▸ TASK TO CARRY OUT
Below are records; reproduce exactly the lines from the first through the one containing "2011.0 | 9.224 |".

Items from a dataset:
________________________________________

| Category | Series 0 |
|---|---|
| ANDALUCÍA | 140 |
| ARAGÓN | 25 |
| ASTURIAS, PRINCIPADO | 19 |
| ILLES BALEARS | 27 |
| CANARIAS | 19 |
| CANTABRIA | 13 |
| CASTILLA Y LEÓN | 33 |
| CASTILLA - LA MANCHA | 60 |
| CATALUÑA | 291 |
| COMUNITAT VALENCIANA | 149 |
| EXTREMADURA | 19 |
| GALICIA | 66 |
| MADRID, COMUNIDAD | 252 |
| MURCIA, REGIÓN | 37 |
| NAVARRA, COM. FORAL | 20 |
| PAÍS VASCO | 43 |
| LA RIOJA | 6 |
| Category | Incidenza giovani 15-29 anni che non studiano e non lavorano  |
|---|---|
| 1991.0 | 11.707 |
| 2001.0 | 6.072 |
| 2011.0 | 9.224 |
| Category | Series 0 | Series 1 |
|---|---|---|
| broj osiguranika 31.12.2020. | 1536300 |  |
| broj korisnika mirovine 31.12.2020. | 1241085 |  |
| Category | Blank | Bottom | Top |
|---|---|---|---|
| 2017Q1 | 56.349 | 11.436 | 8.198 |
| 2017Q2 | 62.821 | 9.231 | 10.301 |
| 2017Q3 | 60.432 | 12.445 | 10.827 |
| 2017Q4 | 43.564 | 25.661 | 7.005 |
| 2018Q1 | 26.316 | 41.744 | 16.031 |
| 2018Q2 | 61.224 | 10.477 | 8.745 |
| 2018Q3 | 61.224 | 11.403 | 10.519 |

________________________________________

▸ EXERCISE ANSWER
| Category | Series 0 |
|---|---|
| ANDALUCÍA | 140 |
| ARAGÓN | 25 |
| ASTURIAS, PRINCIPADO | 19 |
| ILLES BALEARS | 27 |
| CANARIAS | 19 |
| CANTABRIA | 13 |
| CASTILLA Y LEÓN | 33 |
| CASTILLA - LA MANCHA | 60 |
| CATALUÑA | 291 |
| COMUNITAT VALENCIANA | 149 |
| EXTREMADURA | 19 |
| GALICIA | 66 |
| MADRID, COMUNIDAD | 252 |
| MURCIA, REGIÓN | 37 |
| NAVARRA, COM. FORAL | 20 |
| PAÍS VASCO | 43 |
| LA RIOJA | 6 |
| Category | Incidenza giovani 15-29 anni che non studiano e non lavorano  |
|---|---|
| 1991.0 | 11.707 |
| 2001.0 | 6.072 |
| 2011.0 | 9.224 |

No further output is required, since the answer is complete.